A semana dos 50 anos do golpe militar no Brasil contou com participações ilustres no Teatro Cásper Líbero, entre os dias 31 de março a 4 de abril. Na terça-feira, foi a vez da palestra envolvendo o futebol nos anos de chumbo e a relação que se deu entre o governo, os jogadores da época e a imprensa. Os convidados foram os jornalistas Juca Kfouri e o Prof. Dr. Marcos Guterman, além do pesquisador Prof. Dr. Denaldo Alchone de Souza.
Com muita objetividade e convicção, os argumentos do pesquisador Denaldo Alchone de Souza, que deu início à palestra, basearam-se na precedência histórica do Brasil que, em sua tradição autoritária, leva consigo os indícios de intolerância social datados da época colonial se estendendo até a época do Estado Novo. Justificou-se, assim, o ambiente político propício para a execução do golpe de 1964 e ainda uma ferramenta essencial usada pelos militares para criar a esfera de patriotismo em âmbito nacional: o futebol.
De acordo com os três convidados, o regime militar se apropriou da popularidade do futebol para conciliar a unificação nacional e consolidar seu poder sobre toda a federação.
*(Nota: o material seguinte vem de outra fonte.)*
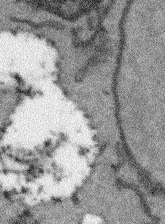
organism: Arabidopsis thaliana
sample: Root tip

Como dito pelo Dr. Denaldo, “quando o futebol engloba todas as classes sociais, ele é cobiçado pelo governo a qualquer preço”, como foi o caso do Brasil. Destacaram também que esse tipo de mecanismo não foi aproveitado unicamente durante a ditadura, mas também em governos democráticos de direito, como JK em 1958 e Jango, em 1962. Ambos se utilizaram dos títulos mundiais para criar uma imagem positiva de seus mandatos aos olhos da população brasileira, não muito diferente do que ocorre atualmente com os discursos da presidente Dilma Rousseff a respeito da importância da Copa para o país.
Posto isso, a discussão voltou-se para a relação construída entre a comunicação e a difusão das ideias esportivas no seu aspecto político militar. Para que a influência do futebol tivesse impacto direto na população, a imagem dos jogadores de futebol deveria coincidir com os ideais de disciplina e hierarquia defendidos pelo regime. Assim, além de figuras heroicas, eram considerados os exemplos de cidadania que os indivíduos deveriam se espelhar. Deu-se início, então, ao projeto de construção do novo perfil do brasileiro.
Para tanto, a propaganda foi feita pelos meios de comunicação em massa que, de acordo com o jornalista Juca Kfouri, “não podia retratar a sociedade em que era produzida de maneira contraditória”, deixando claro que a autonomia dos veículos de imprensa era restrita pelas censuras impostas pelo governo.
Mas, quando indagados por uma espectadora, que afirmou ser indiscutível a questão do futebol ter sido o “ópio” do povo durante a ditadura, o debate desandou. Os três convidados, então, defenderam um mesmo pensamento que pode ser resumido na seguinte fala de Juca Kfouri: “É natural a mídia se manifestar com as vitórias do futebol, independentemente da ideologia que há por trás dela”. Atribuiu-se, assim, a ideia de que o uso do futebol como fenômeno de massa pode ser usado em qualquer momento, sob qualquer circunstância e em qualquer relação que há entre a população e seu governo.
Além disso, o Prof. Dr. Marcos Guterman alegou ser impossível determinar precisamente a acusação de alienação por meio da imprensa frente o pouco tempo desde a restauração da democracia, tendo em vista que o golpe foi dado há apenas 50 anos. Consodera-se, portanto, inapropriado apurar e analisar de forma clara e precisa o papel da imprensa e de sua relação com o regime militar. Segundo o pesquisador, a única alegação cabível dentre as pesquisas realizadas é a de que o futebol se apropriou da ditadura como uma “ideologia do otimismo”, responsável por devolver aos brasileiros certo conforto em meio aos atos obscuros do regime.
Após muita discussão sobre a conexão do esporte e seu papel na ditadura, que englobam desde estratégias políticas até a configuração de um novo Brasil, os convidados reiteraram que a emoção pelo futebol não mudou nas épocas mais turbulentas pelas quais o país passou. “Mesmo com tudo o que já vivenciei no mundo do futebol, toda vez que assisto a um jogo volto a ter 12 anos”, finalizou Juca Kfouri.